Leong, Uygur Türkleri’nin sorununun Filistin ve Arakan gibi sorunlardan ayrı olmadığını vurgulayarak, “Hristiyan bir kuruluş olarak ANCOM, Filistin ve Arakan sorunlarında da ezilenlerin yanında yer alıyor.” diye konuştu.
Çin’in Uygur Bölgesindeki Tartışmalı Çin Tipi Toplama Kamplar
Çin’de son yıllardaki Uygur Türkleri’nin kimlik ve kültürlerine yönelik ihlaller, uluslararası kamuoyu tarafından eleştiriliyor. Pekin’in “mesleki eğitim merkezleri” olarak adlandırdığı ancak uluslararası kamuoyunun “yeniden eğitim kampları” şeklinde tanımladığı yerlerde Birleşmiş Milletler (BM) verilerine göre en az 1 milyon kişinin tutulduğu tahmin ediliyor.

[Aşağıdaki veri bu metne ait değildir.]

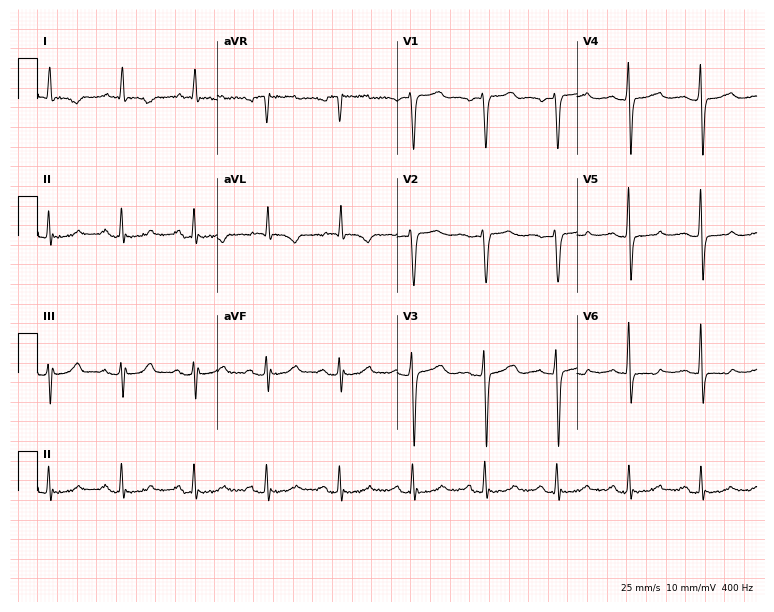
12-lead ECG from a woman, 61 years old. Screened for six findings — first-degree AV block, right bundle branch block, left bundle branch block, sinus bradycardia, atrial fibrillation, sinus tachycardia — none is recorded. Findings outside these six are not listed.
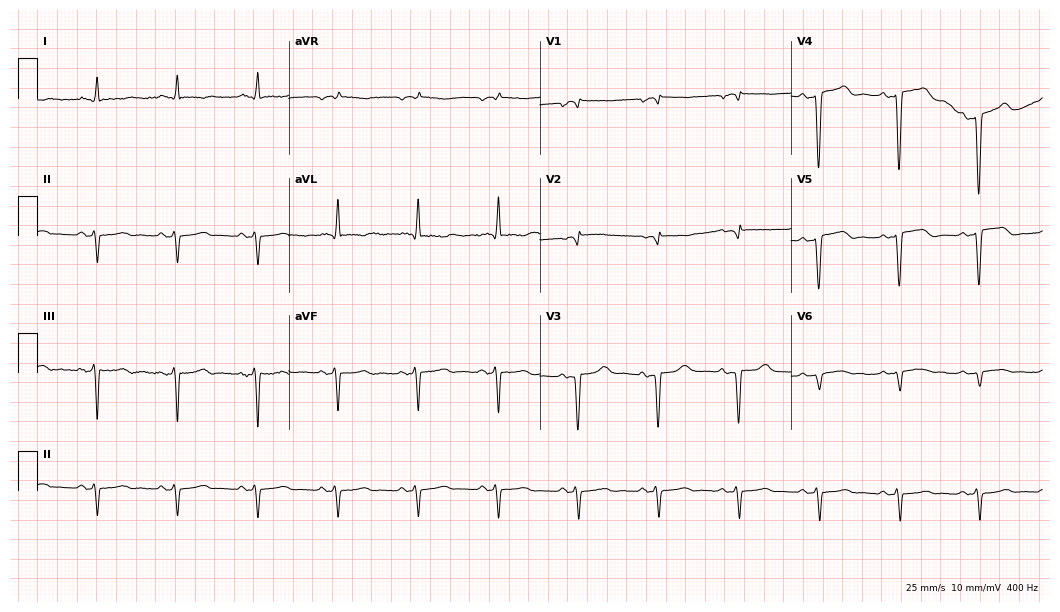
12-lead ECG from a female, 77 years old. No first-degree AV block, right bundle branch block, left bundle branch block, sinus bradycardia, atrial fibrillation or sinus tachycardia recorded for this tracing. Other findings, if any, are not listed.
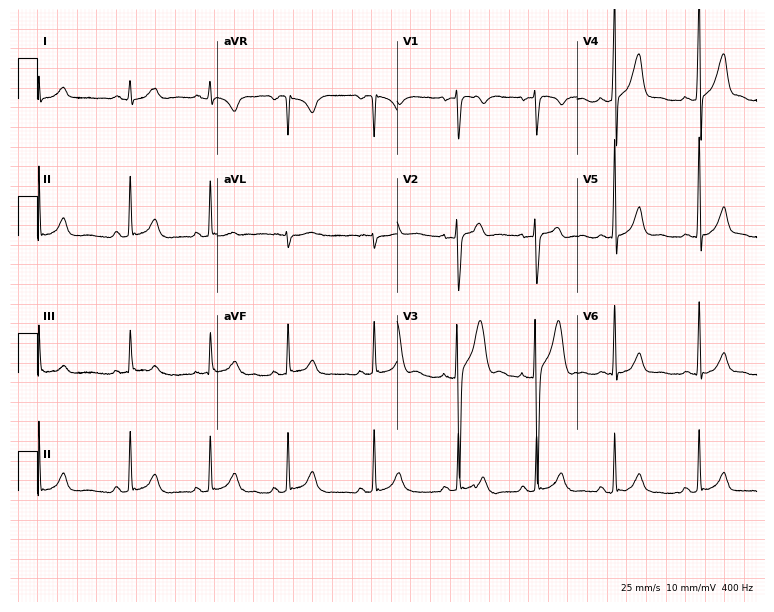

Pekin yönetimi, Sincan Uygur Özerk Bölgesi’nde kaç kamp bulunduğuna, buralarda kaç kişinin olduğuna ve söz konusu kişilerden ne kadarının sosyal hayata döndüğüne ilişkin bilgi vermiyor.
Çin’in, bölgede yaşayan Müslüman Uygurlar’a, Çince dil eğitimiyle mesleki ve kültürel kurslar verdiğini öne sürdüğü kampların durumu hakkında net verileri paylaşmaması, uluslararası kamuoyunda derin kaygılara yol açıyor.